In conclusion, statistical analysis performed for oral iron formulations also showed expected results. Other PECs with high values of EB05 did not provide new safety information that could alter their known safety profile.
Conclusion
In this analysis, Oracle Empirica was used to build a general overview of the safety profile of intravenous and oral iron formulations using data mining techniques. It was observed that the results of this quantitative evaluation are in line with the known risks for these products. Nevertheless, the results also highlighted adverse events that, although well known, are often overlooked in clinical practice, such as hypophosphataemia and its associated clinical consequences. Interestingly, it was also possible to conclude that the safety profile of oral formulations is variable, with iron polymaltose complex showing a significantly lower risk of iron overload and accumulation in comparison with ferrous salts, which we hypothesise to be due to the increased stability of the complex.
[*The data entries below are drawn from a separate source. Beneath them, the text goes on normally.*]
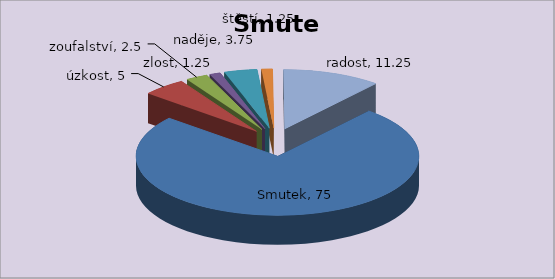
| Category | Smutek |
|---|---|
| Smutek | 75 |
| úzkost | 5 |
| zoufalství | 2.5 |
| zlost | 1.25 |
| naděje | 3.75 |
| štěstí | 1.25 |
| radost | 11.25 |
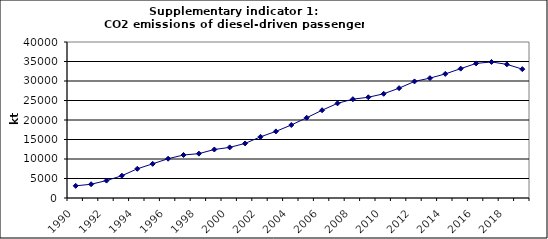
| Category | CO2 emissions of diesel-driven passenger cars, kt |
|---|---|
| 1990 | 3117.792 |
| 1991 | 3527.314 |
| 1992 | 4465.12 |
| 1993 | 5714.454 |
| 1994 | 7487.279 |
| 1995 | 8762.614 |
| 1996 | 10073.812 |
| 1997 | 11029.405 |
| 1998 | 11374.063 |
| 1999 | 12436.863 |
| 2000 | 12979.526 |
| 2001 | 13994.098 |
| 2002 | 15682.677 |
| 2003 | 17077.342 |
| 2004 | 18720.116 |
| 2005 | 20580.232 |
| 2006 | 22506.105 |
| 2007 | 24274.682 |
| 2008 | 25336.694 |
| 2009 | 25831.247 |
| 2010 | 26722.736 |
| 2011 | 28165.88 |
| 2012 | 29889.97 |
| 2013 | 30735.14 |
| 2014 | 31818.48 |
| 2015 | 33171.183 |
| 2016 | 34503.511 |
| 2017 | 34885.844 |
| 2018 | 34270.09 |
| 2019 | 33041.601 |
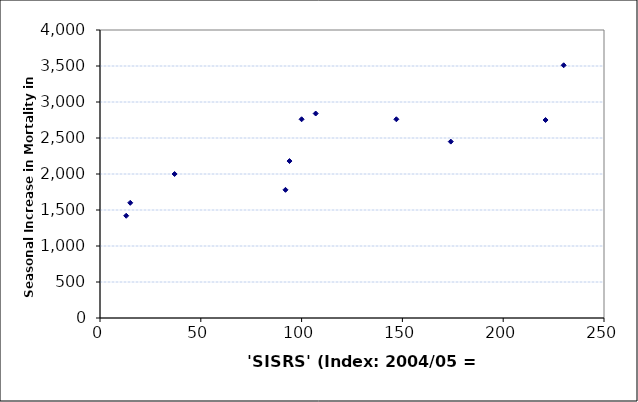
| Category | Seas. Incr. Mort |
|---|---|
| 107.0 | 2840 |
| 100.0 | 2760 |
| 92.0 | 1780 |
| 221.0 | 2750 |
| 94.0 | 2180 |
| 230.0 | 3510 |
| 147.0 | 2760 |
| 174.0 | 2450 |
| 13.0 | 1420 |
| 37.0 | 2000 |
| 15.0 | 1600 |
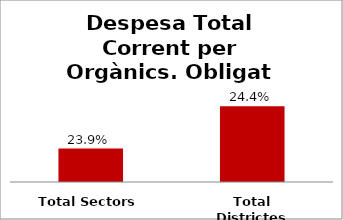
| Category | Series 0 |
|---|---|
| Total Sectors | 0.239 |
| Total Districtes | 0.244 |
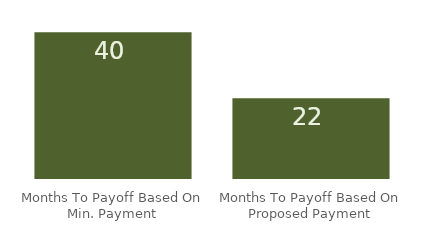
| Category | Series 0 |
|---|---|
| Months To Payoff Based On Min. Payment | 40 |
| Months To Payoff Based On Proposed Payment | 22 |

Oracle Empirica is a powerful tool for both signal detection and analysis purposes. It allows not only to access data from large public databases, such as Vigibase, but also to translate it into statistical scores and implement diverse data visualisations in order to detect patterns and recognise trends. Besides data mining and signal analysis, PrimeVigilance also uses Empirica, through its Topics functionality, for workflow management and signal tracking, ensuring that all steps of the signal management process are adequately documented and compliant with the latest regulations.